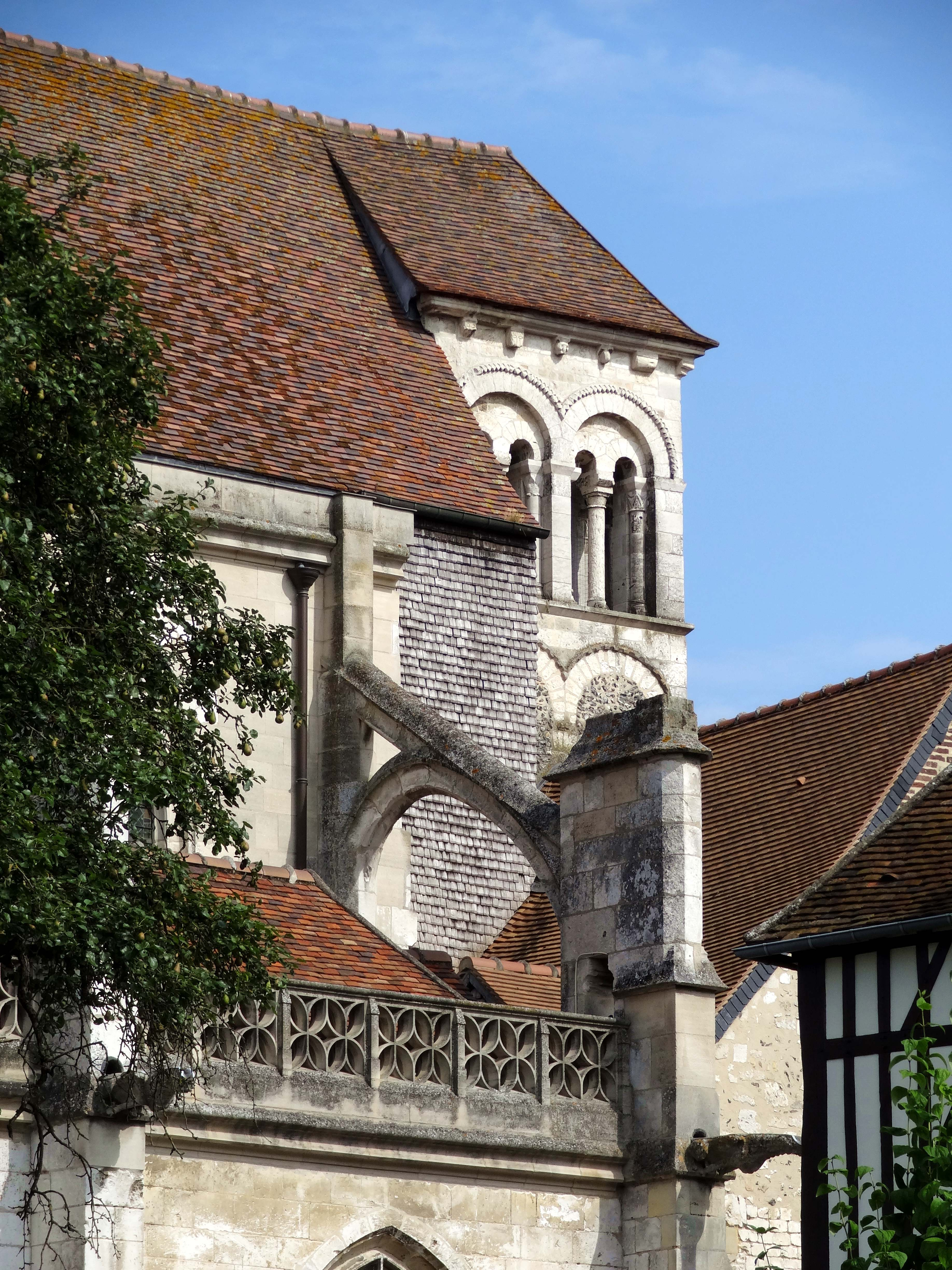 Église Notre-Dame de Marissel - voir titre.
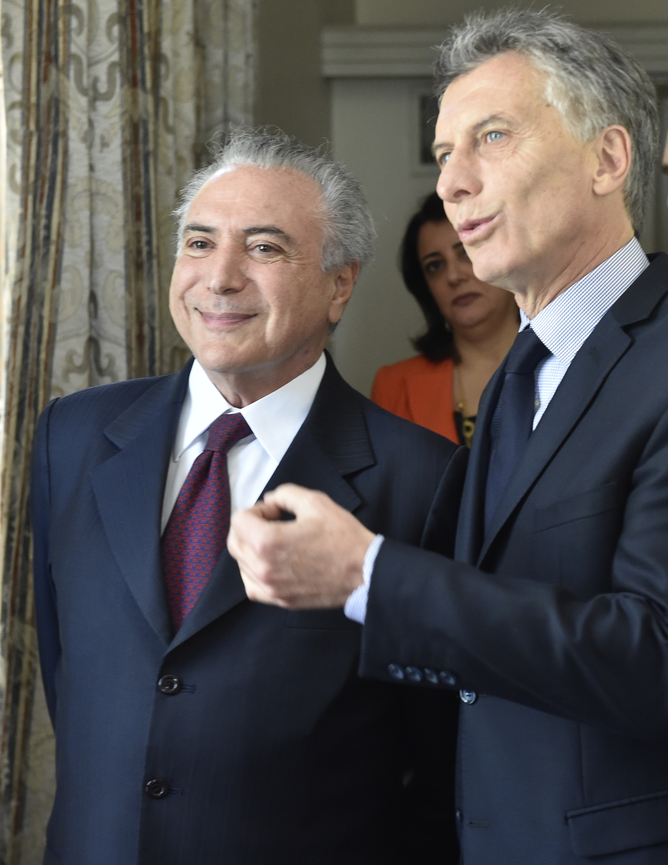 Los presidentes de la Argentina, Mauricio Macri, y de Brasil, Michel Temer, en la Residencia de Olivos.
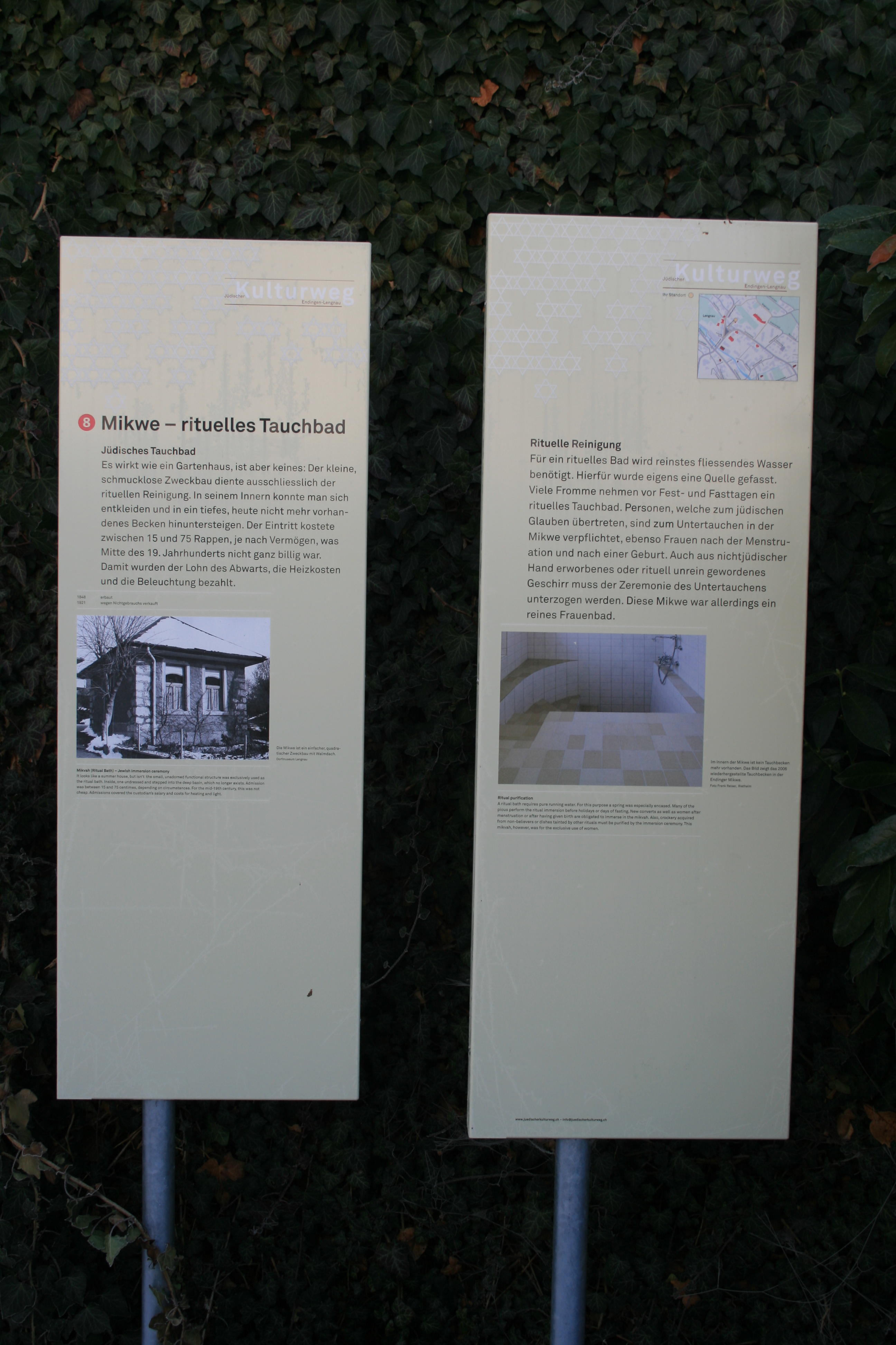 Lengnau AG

| WHAT THE EXERCISE ASKS |
Each line of the data above must be reproduced as written. Skip the pictures.

| THE COMPLETED TASK |
 Église Notre-Dame de Marissel - voir titre.
 Los presidentes de la Argentina, Mauricio Macri, y de Brasil, Michel Temer, en la Residencia de Olivos.
 Lengnau AG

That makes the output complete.